SECURITY TESTING
JWT Testing Basics for QA.
Hands-on checks JSON Web Tokens explained in plain QA language — what a JWT is, what you can safely inspect, what to check, and what never to do with real tokens.
When to use this page: When a feature uses JWTs for login or API access and you want to know what QA can safely inspect and verify.
A JWT (JSON Web Token) is a token often used to prove who a user is and what access they may have. You do not need to forge or crack tokens to test them well. This page covers what a JWT is made of, what QA can safely inspect, the checks that matter, and the safety rules for handling real tokens.
// What is a JWT
A JWT is a compact, signed string passed between the client and server — usually in an Authorization header as 'Bearer <token>'. It carries claims about the user (who they are, what they can do, when the token expires). The signature lets the server confirm the token has not been tampered with. It is signed, not encrypted: anyone holding the token can read the header and payload, so it should never contain secrets.
// The three parts
| Part | What it holds | What QA reads it for |
|---|---|---|
| Header | Token type and signing algorithm. | Confirm the algorithm is as expected (e.g. not 'none'). |
| Payload | Claims: user id, roles, issuer, audience, expiry. | Check identity, roles and expiry — and that nothing sensitive is in here. |
| Signature | A cryptographic check the server verifies. | Not something QA decodes — its presence and verification is what matters. |
Decode a test token safely
Use the JWT Decoder utility to inspect a non-production test token's header and payload without sending it anywhere.
Open the JWT Decoder// What QA can safely inspect
- Expiry (exp) — is there one, and is it sensible for the use case?
- Issuer (iss) and audience (aud) — do they match the expected service?
- User id (sub) — does it match the logged-in test user?
- Roles / permissions claims — do they reflect the account's real role?
- Payload contents — is there any sensitive personal data that should not be there?
// Safe test ideas
- An expired token returns 401, not data.
- A missing token returns 401.
- A token belonging to User A cannot access User B's data.
- After a role change, a freshly issued token reflects the new role.
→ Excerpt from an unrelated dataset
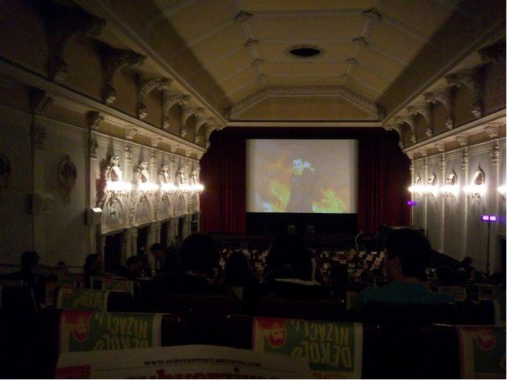 Kino Europa u Zagrebu.
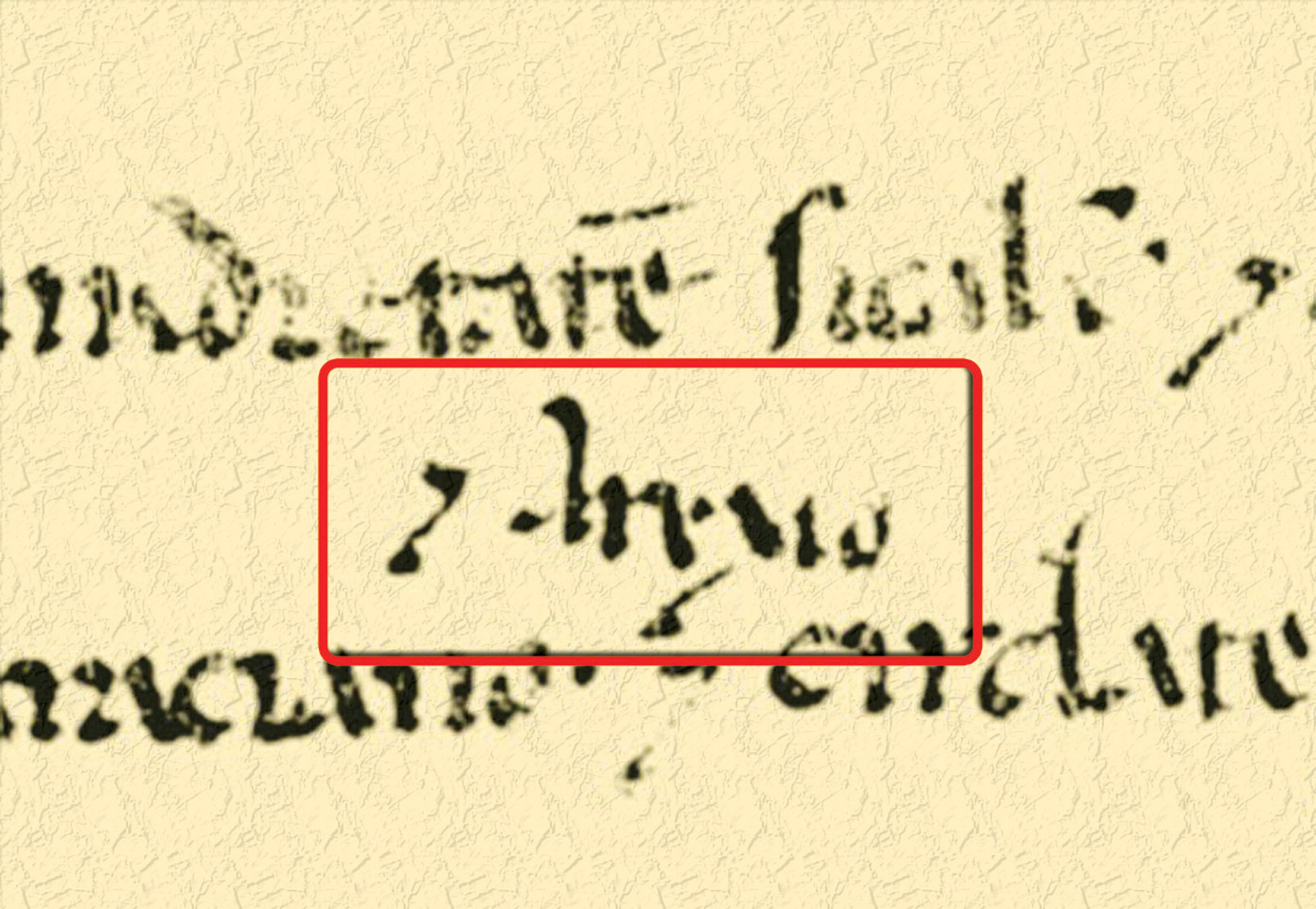 La prima scitta Arese su una pergamena del 1185

- After logout (or password change), the old token is rejected where the product requires it.
- The payload contains no passwords, card numbers or full personal records.
// What not to do with real tokens
Don't
- Do not try to forge or re-sign tokens outside an approved test scope.
- Do not paste real production tokens into public/online decoders.
- Do not include full tokens in bug reports — mask the middle of the value.
- Mask tokens in screenshots and logs.
// Evidence to collect
- The decoded header and payload claims relevant to the issue (with sensitive values masked).
- The request, response status and a note on which token/role was used.
- The expected vs actual behaviour (e.g. expected 401 for expired token, got 200).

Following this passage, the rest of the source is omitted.